We wish to put forward the hypothesis that Asokan Brahmi is a close adaptation of the Tamil-Brahmi script. This hypothesis is not startlingly new. In 1954 T. N. Subramaniam proposed that Brahmi was originally meant for a language like Tamil.7 However we shall not follow the main lines of his arguments here.

We wish to propose that the Tamil-Brahmi system I belongs to the pre-Asokan period and the Asokan Brahmi is an adaptation and elaboration of that system.

Is there any evidence to support such a hypothesis? First we note that there are fewer symbols in the Tamil-Brahmi script compared to the Asokan Brahmi script. It is quite plausible that signs other than the ones used by Tamil grammarians could have been used along with the letters of the Tamil Brahmi script, from the earliest times. There do exist some Asokan Brahmi symbols which could be thought of as resulting from an elaboration of certain Tamil letters For instance the letter PHA is obviously an elaboration of the letter PA and it is obtained by adding a cur! to the PA sign. The fish-shaped form of MA used in Asokan Brahmi inscriptions could be treated as a form evolved from the Tamil form for MA (Fig. 2). Other things being equal a more elaborate script is a later development of a less elaborate one.

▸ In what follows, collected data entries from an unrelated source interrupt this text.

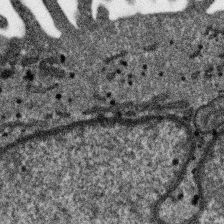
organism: Human
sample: Lung epithelial cells infected with SARS-CoV-2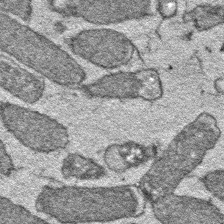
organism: E. coli
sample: E. Coli Bacteria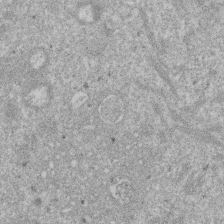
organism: Mouse
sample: Dividing mouse embryo 1 cell stage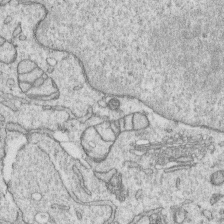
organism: Human
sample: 1205lu cells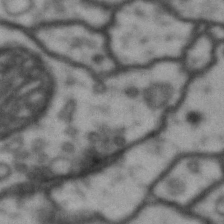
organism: Drosophila
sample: Brain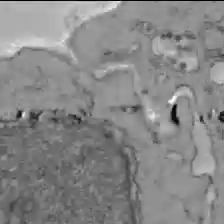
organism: C57BL Mouse
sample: Liver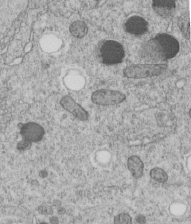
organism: C. elegans
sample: C. elegans embryo early stage

As we have described earlier, there exist three systems of writing followed in Tamil-Brahmi inscriptions. The Asokan Brahmi inscriptions, however, follow a single orthographic system which is different from the Tamil systems as well as the Bhattiprolu system. Here we wish to make use of a principle followed in the Life Sciences for fixing the original home of a plant or an animal which occurs over a vast area. When the same kind of plant is found all over the world, certain criteria are used to fix the original site from which the plant eventually spread. The first objective criterion is this. If many related species are found in the wild in one region of the world then that region is reckoned to be the original home of the plant even though it may be found extensively in other parts of the world. If we apply this principle to the area of ancient scripts then Tamil Nadu would be original home of the Brahmi script since a variety of systems were in use for writing Tamil. One may wonder whether this methodology is applicable to the area of scripts. We can verify it by looking at the Grantha script used in Thailand.8 The original home of the Grantha script is southern India and many varieties of that script are found there. We conclude that the objective scientific principle is also applicable to ancient scripts.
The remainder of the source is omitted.